As we remember the life of Ivan Hollett, we look back on one of Ivan's final public interviews - in December 2014 - for our official matchday programme 'The Stag', with journalist and Stags' supporter, Jon Griffin.

How many former Stags can claim to have scored a hattrick against Arsenal and worked down a mine when not turning out at Mansfield Town?

There’s only one, but there’s only ever been one Ivan Hollett.

The man’s name is, to this day, part of the fabric of Mansfield Town’s history, the club he served loyally for well over 20 years as player, assistant manager, youth team coach and in various other capacities.

But then Ivan was always the adaptable type, as a former mining engineer turned footballer of considerable renown and abilities would be. Even Neil Warnock – a ‘cocky bugger’ back in the 60s in Ivan’s words – once claimed the rugged striker as his ‘idol’ when the pair played together at Chesterfield, and that relationship is surely about right.

“Sam Weaver signed me in 1957 when I was 17. In those days it was fixed money. It was about £15 a week full-time and part-time you would get £5 a week. If I ended up with £20 that was the maximum wage. I was still part-time when the maximum wage was abolished; Johnny Haynes at Fulham was the first £100 a week player after that,” says Ivan. 

“Waggy (Ken Wagstaff) came after me, it was Raich Carter (Stags manager) who sent me to watch him. He was a bit younger than me and he was playing for Langwith Woodland Imps. He had scored 100 goals for them but he didn’t get to the away games because he would not be able to get back whilst the pubs were open. (Presumably the teenage Waggy was relying on public transport to get home in those distant days).

“That was youth football, Peter Morris knew a lot about him, Waggy was a character. After that, we both played together in a game out near Leicester for a Mansfield Town representative side, and we both scored.

“He is the best centre-forward I ever played with, apart from Bobby Charlton.
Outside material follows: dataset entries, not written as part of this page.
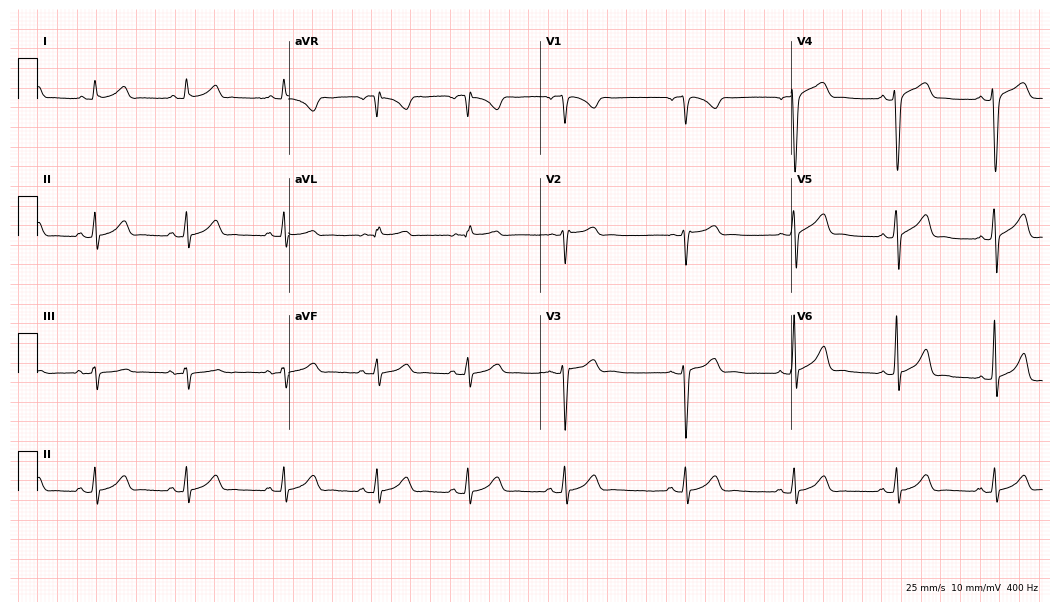
ECG (10.2-second recording at 400 Hz) — a 23-year-old male patient. Labelled as a normal ECG.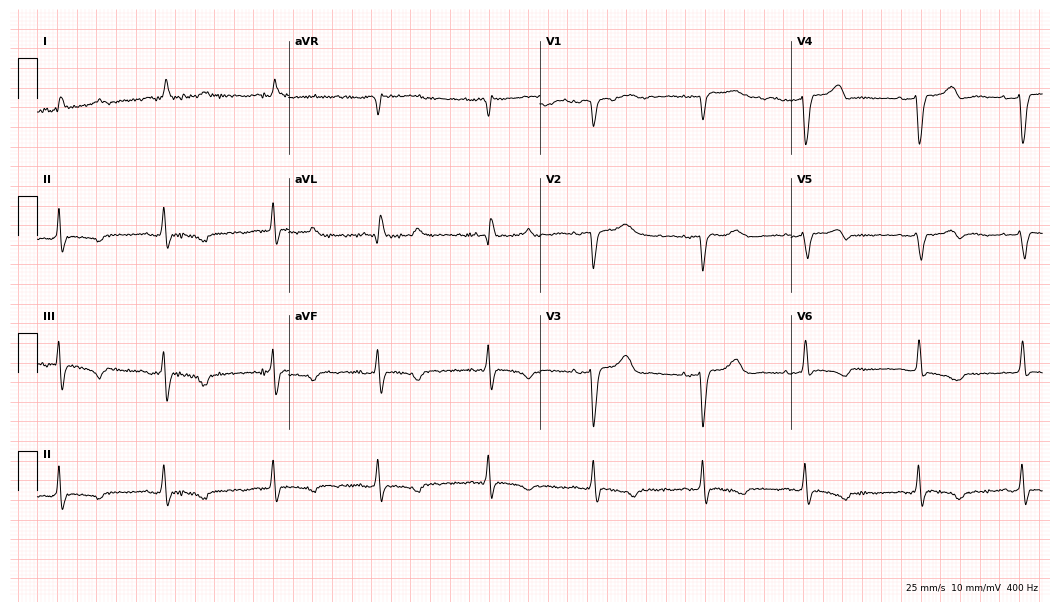
ECG — a woman, 82 years old. Screened for six findings — first-degree AV block, right bundle branch block, left bundle branch block, sinus bradycardia, atrial fibrillation, sinus tachycardia — none is recorded. Other findings, if any, are not listed.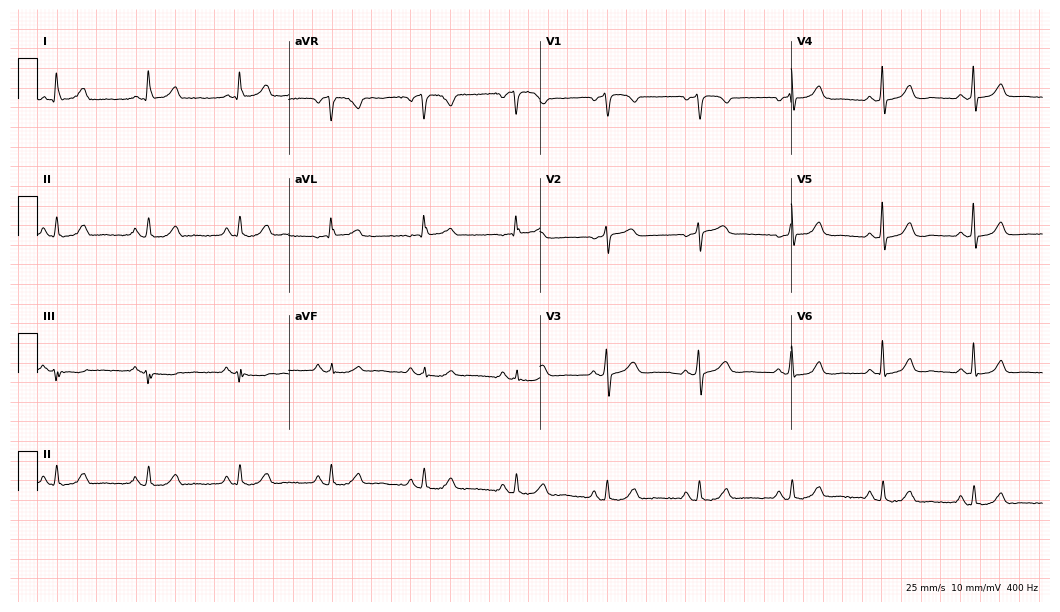
Electrocardiogram (10.2-second recording at 400 Hz), a 67-year-old woman. Overall reading on record: normal ECG.

If Waggy had signed for Arsenal instead of Hull, he would have played for England.

“Waggy was the best player I played with, without a shadow of a doubt. To be voted the best player of all time at two clubs, Hull and Mansfield, that says everything.” 

Ivan, who scored more than 130 goals in a career which also took in Chesterfield, Crewe, Cambridge, Durban in South Africa and Hereford, also came to Arsenal’s attention and a sum of £20,000 was briefly mentioned, but no deal was completed.

“We played Arsenal Reserves in the Football Combination at Mansfield, drew 3-3 and I scored a hat-trick. Sam Weaver had just taken over. It was a brilliant experience. Waggy was brilliant but some people said his reputation stank in London because of drinking and smoking. It was grossly exaggerated.”

Fifty years or so down the line, Ivan reflects on what might have been at Highbury or elsewhere. “It would have been nice, but you were tied in those days, we were like chain-slaves. It was before the maximum wage, they had got you by the short and curlies.


“I had a great time at Mansfield. Derby wanted me to sign for them but my dad would not let me go there as an apprentice. I was part-time at Mansfield and worked down the mine at Swanwick Colliery near Alfreton, that was a great apprenticeship.

“All the hours I was doing hit me eventually, I had an abscess of the tooth and it hit me for six. There was a day-shift, seven to two or an afternoon shift, two to 10. I had to work so many hours at the mine, it was good because the lads down the pit were brilliant.”

Ivan celebrated in style when he joined the Stags full-time. “I took the toolbox and threw it into the slurry pit and said, ‘the pits will never see me again.’


“Then Raich Carter left and Tommy Cummings took over and I didn’t always see eye to eye with him – he dropped me for Roy Chapman.”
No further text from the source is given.